INTERESTING TIDBITS ABOUT THESE PAINTINGS
Thanks to our crack research team -Liz Richards, Lisa Barri and Karen Ann Ledger- here's some items of interest about the paintings.
Peter Paul Reubens, "Massacre of the Innocents" (1611) Reubens’ work depicts the episode of the biblical massacre of the innocents of Bethlehem, as related in the gospel of Matthew. It is the moment when Herod sends his soldiers to kill infants in case one of them should be the Messiah. Antwerp, where Rubens lived, was a city haunted by the horrors of war. This painting uses the biblical scene to depict Reubens’ world. The violence is shoved in our face by a theatrical presentation, at the very front of which, pressed horribly towards us, is a fleshy tangle of clawing fingers, plunging swords and murdered babies.

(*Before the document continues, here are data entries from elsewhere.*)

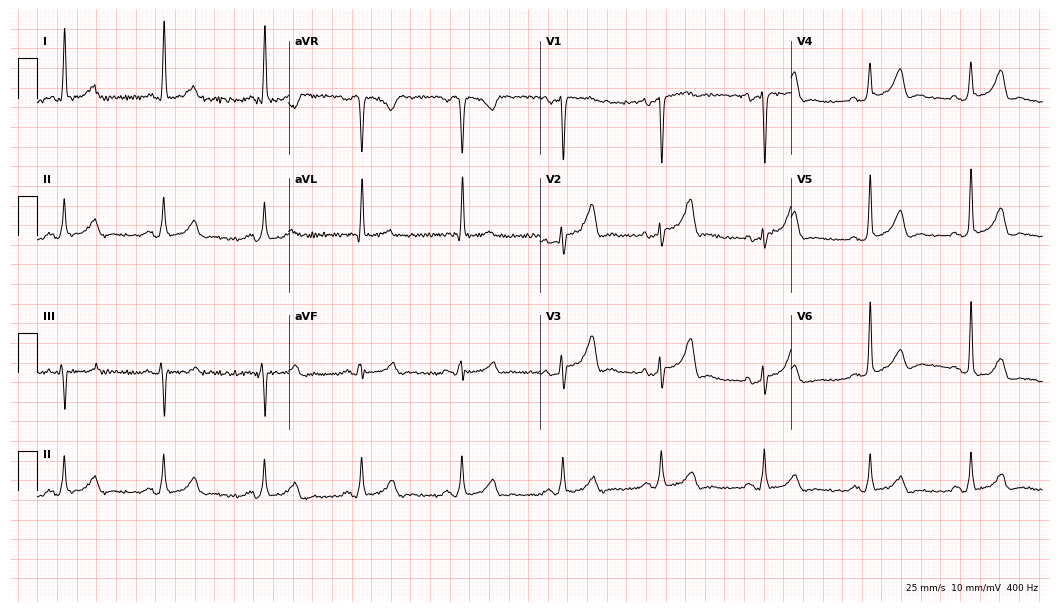
Resting 12-lead electrocardiogram. Patient: a 58-year-old female. None of these six findings is recorded: first-degree AV block, right bundle branch block, left bundle branch block, sinus bradycardia, atrial fibrillation, sinus tachycardia.
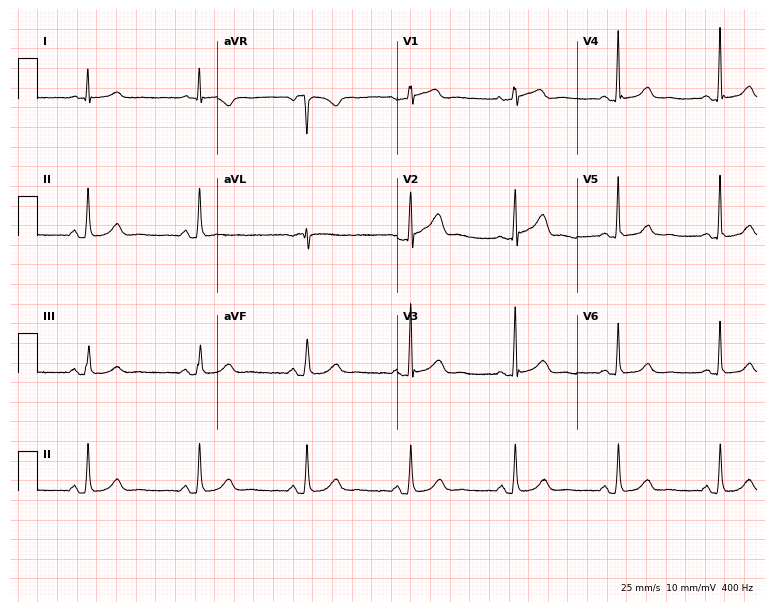
Standard 12-lead ECG recorded from a female, 67 years old (7.3-second recording at 400 Hz). Read as a normal ECG.
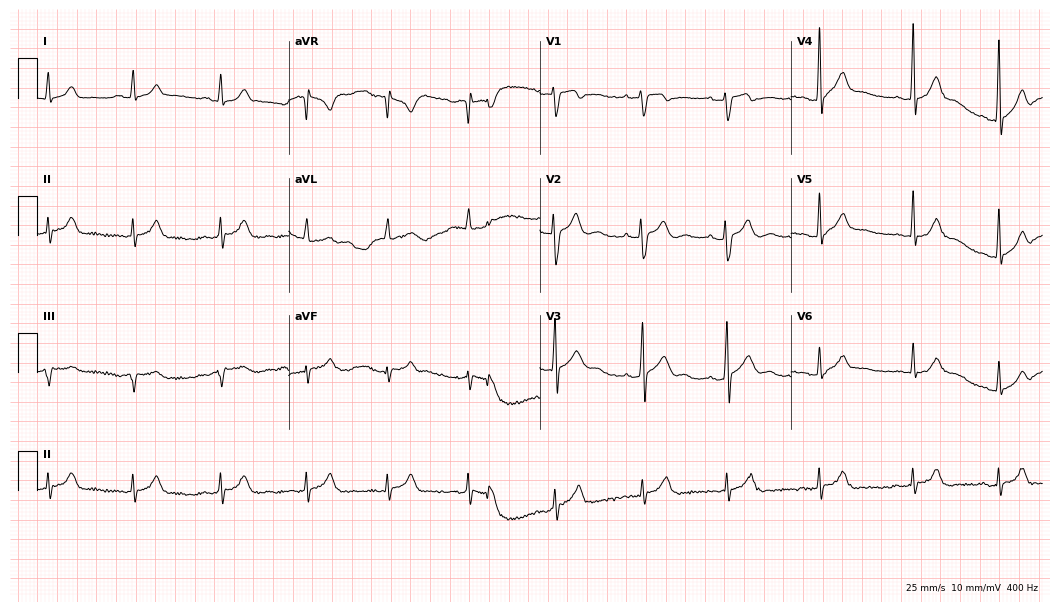
Electrocardiogram, a man, 18 years old. Of the six screened findings (first-degree AV block, right bundle branch block, left bundle branch block, sinus bradycardia, atrial fibrillation, sinus tachycardia), none is recorded.
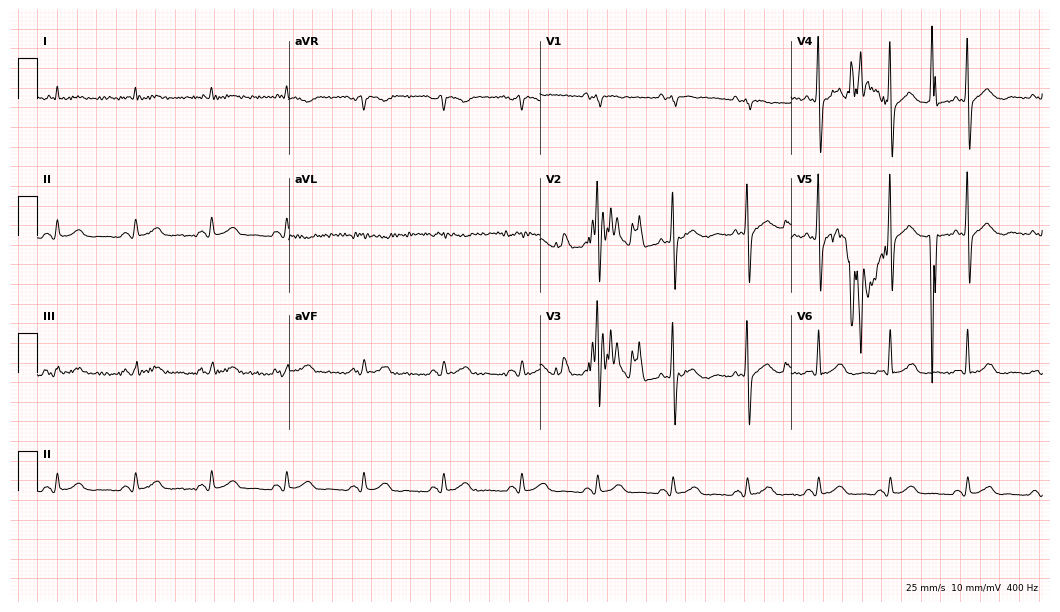
12-lead ECG (10.2-second recording at 400 Hz) from a man, 69 years old. Screened for six findings — first-degree AV block, right bundle branch block, left bundle branch block, sinus bradycardia, atrial fibrillation, sinus tachycardia — none is recorded.

Berthe Morisot - Children With a Bowl (1886) Morisot painted what she experienced on a daily basis. Her paintings reflect the 19th-century cultural restrictions of her class and gender. She avoided urban and street scenes as well as the nude figure and, like her fellow female Impressionist Mary Cassatt, focused on domestic life and portraits in which she could use family and personal friends as models. Paintings like The Cradle, in which she depicted current trends for nursery furniture, reflect her sensitivity to fashion and advertising, both of which would have been apparent to her female audience. Her works also include landscapes, portraits, garden settings and boating scenes. Born into a family of wealth and culture, Morisot received the conventional lessons in drawing and painting. She went firmly against convention, however, in choosing to take these pursuits seriously and make them her life's work. Having studied for a time under Camille Corot, she later began her long friendship with Edouard Manet, who became her brother-in-law in 1874 and was the most important single influence on the development of her style. Unlike most of the other impressionists, who were then intensely engaged in optical experiments with color, Morisot and Manet agreed on a more conservative approach, confining their use of color to a naturalistic framework. Morisot, however, did encourage Manet to adopt the impressionists' high-keyed palette and to abandon the use of black. Her own carefully composed, brightly hued canvases are often studies of women, either out-of-doors or in domestic settings. Morisot and American artist Mary Cassatt are generally considered the most important women painters of the later 19th century.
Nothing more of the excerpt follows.